◆ YOUR INSTRUCTIONS:
In the entries below, copy only the lines from the one that contains "Église de l'Assomption" through the last line, exactly, and omit any pictures.
PROVIDED INFORMATION START
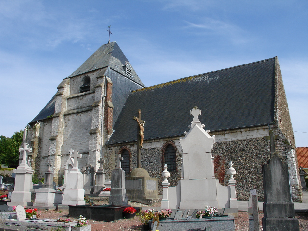 Église d'Escœuilles .
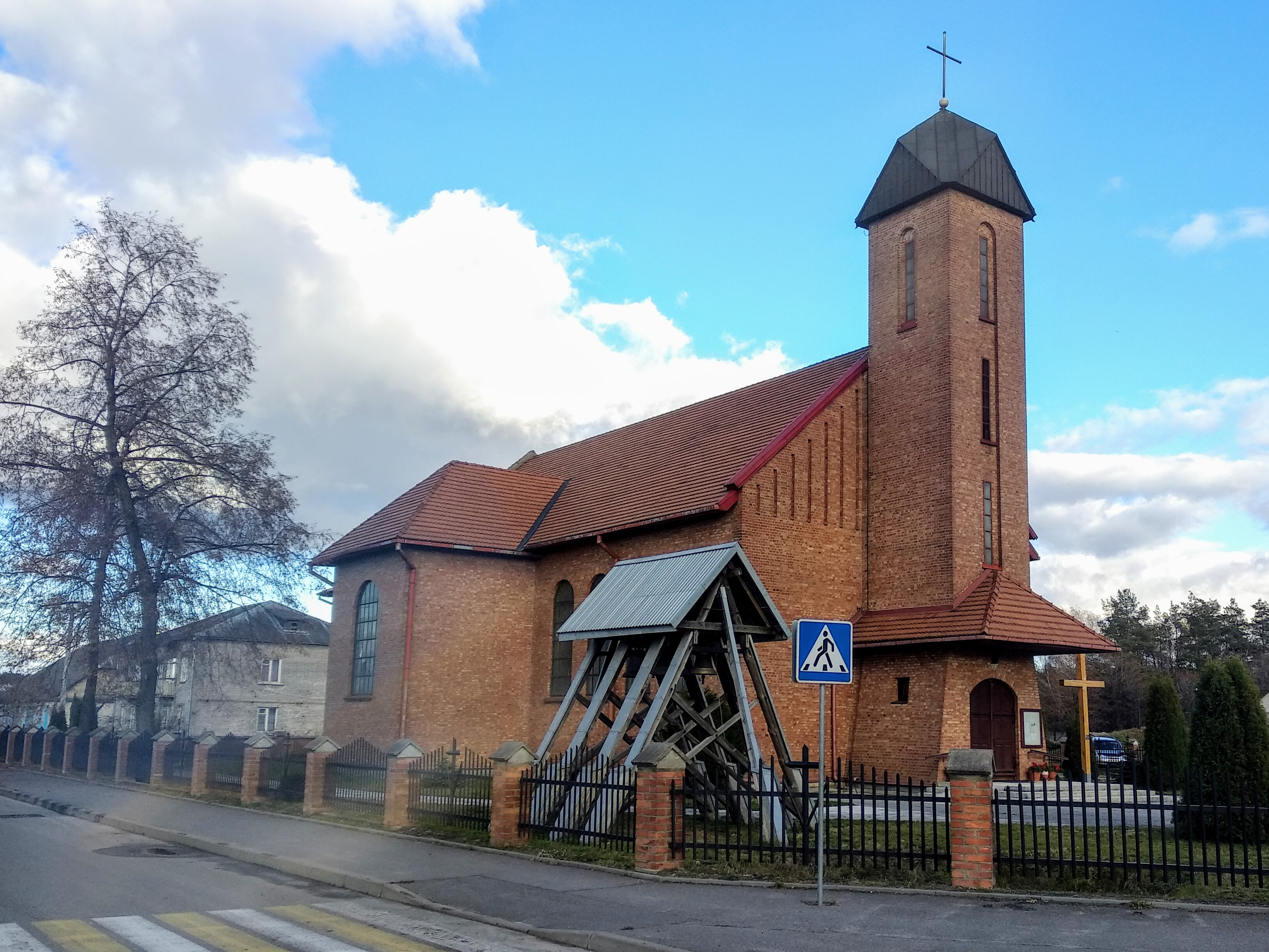 Church in Biarozauka, Belarus
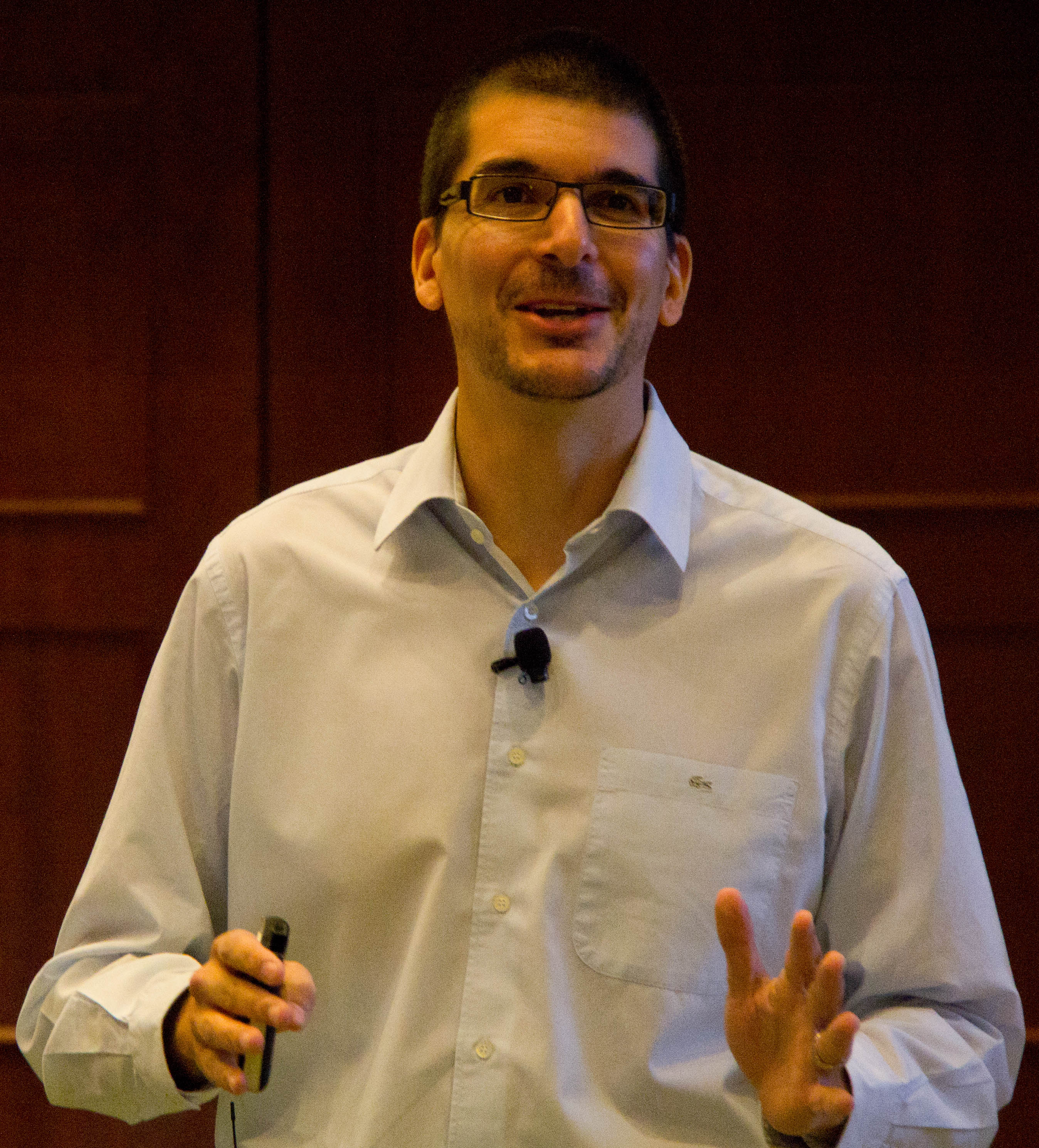 Александр Остервальдер
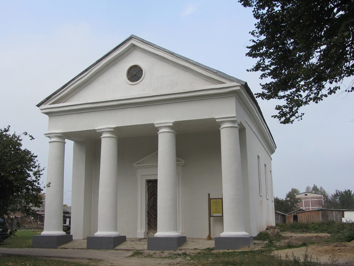 Расна. Збор
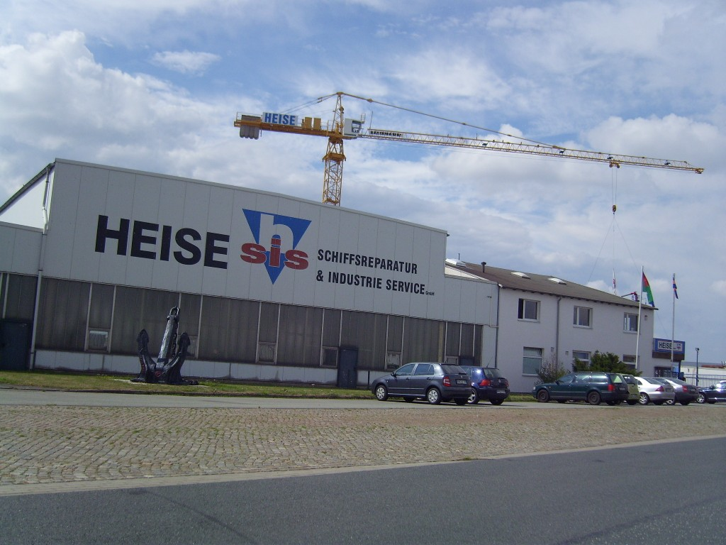 Nachfolger auf dem Gelände der ehemaligen Siegholt-Werft ist die Fa. Heise und seit kurzer Zeit A&R
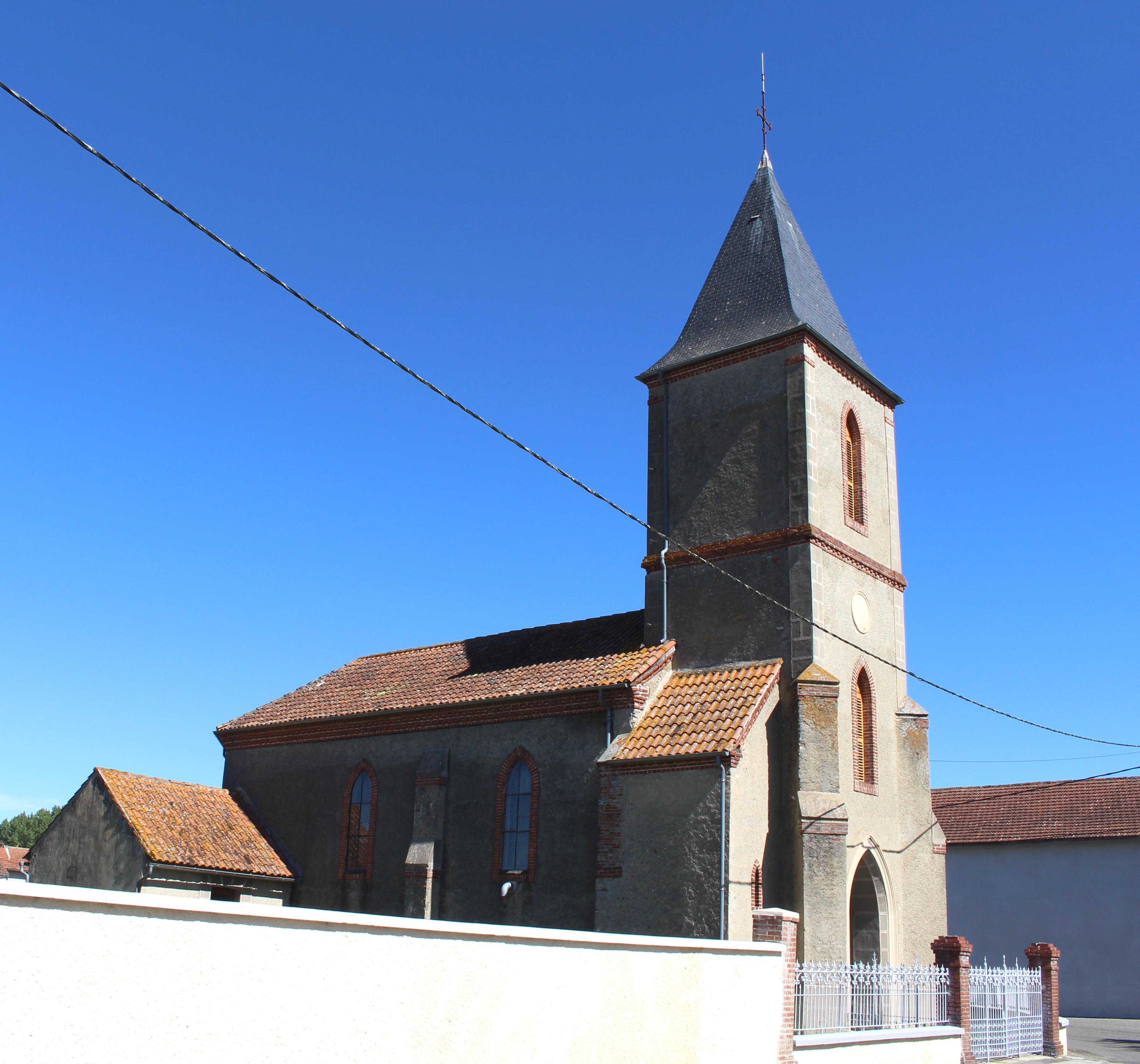 Église de l'Assomption de Gensac (Hautes-Pyrénées)
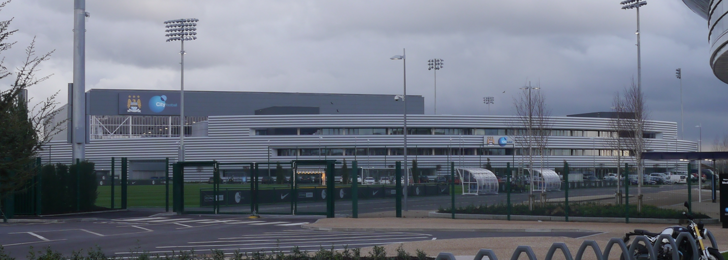 Le nouveau centre d'entraînement de Manchester City.
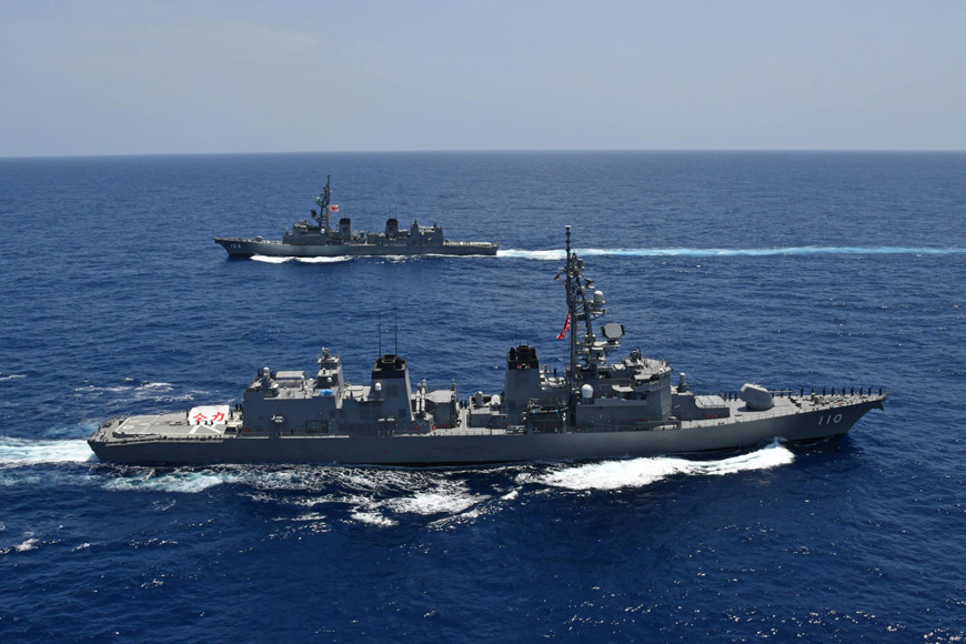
PROVIDED INFORMATION END
◆ FINAL ANSWER:
 Église de l'Assomption de Gensac (Hautes-Pyrénées)
 Le nouveau centre d'entraînement de Manchester City.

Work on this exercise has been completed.